我正在编写一个函数来执行向后逐步特征选择。我使用foreach作为内部循环,假设并行可以节省一些时间。但是,进程查看器显示它在第一次迭代中仅使用多个线程。如果使用%do%
而不是%dopar%
,则代码在一个线程上正常工作。
thedata # my data
fit.ols # model on thedata
cl <- makeCluster(2)
registerDoParallel(cl)
for (i in 1:(nv - max(0,nk - 1))) {
fit2.ols <- fit.ols
pname <- names(fit.ols$Design$unit)
pname2 <- fit.ols$Design$name
pterm <- attr(fit.ols$terms, "term.labels")

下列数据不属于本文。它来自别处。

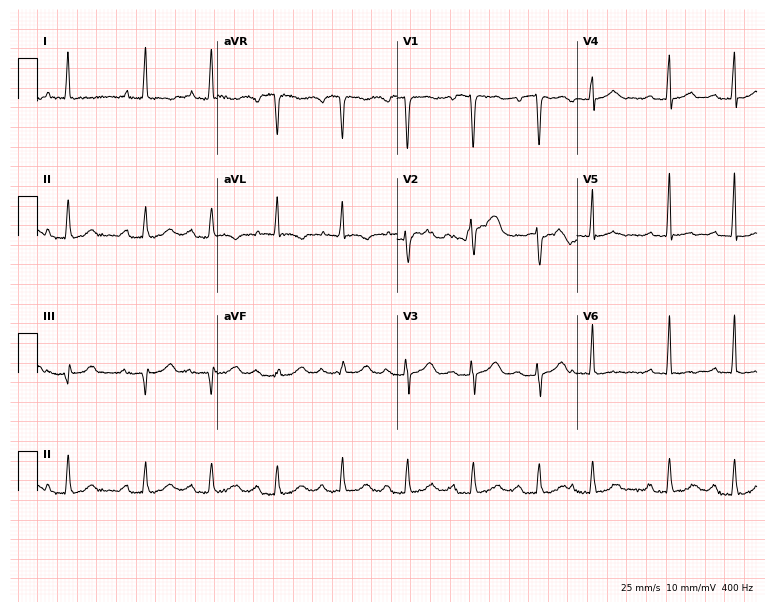
Electrocardiogram (7.3-second recording at 400 Hz), an 82-year-old woman. Interpretation includes first-degree AV block.

drop1Model <- foreach (j = pname,
.packages = c("rms", "stats"),
.export = c("thedata", "pname2", "pterm")) %dopar% {
drop.var <- j
remove.index <-
which(unlist(lapply(strsplit(pname2," \\* "),
function(x)
any(!is.na(match(j,x))))))
remove.term <- pterm[remove.index]
model <- update(fit.ols,
as.formula(paste(
".~ . - ", paste(remove.term, collapse = "-"), sep = ""
)))
drop1Model <- list(drop.var = drop.var,
remove.index = remove.index,
remove.term = remove.term,
model = model)
}
# browser()c
rsq <-
sapply(drop1Model,function(x)
x$model$stats["R2"])
max.rsq <- max(rsq)
drop.index <- which(rsq == max.rsq)[1]
fit.ols <- drop1Model[[drop.index]]$model
dropTerms[[i]] <- drop1Model[[drop.index]]$remove.term
res[i + 1, 1] <- drop1Model[[drop.index]]$drop.var
res[i + 1, 2:3] <- c(i, fit.ols$stats[["R2"]])
if (fit.ols$stats[["R2"]] <= cutoff) {
minimodel <- fit2.ols
}
}
注意:我在Ubuntu 14.04上使用R 3.2.5和最新的rms,foreach和doParallel包。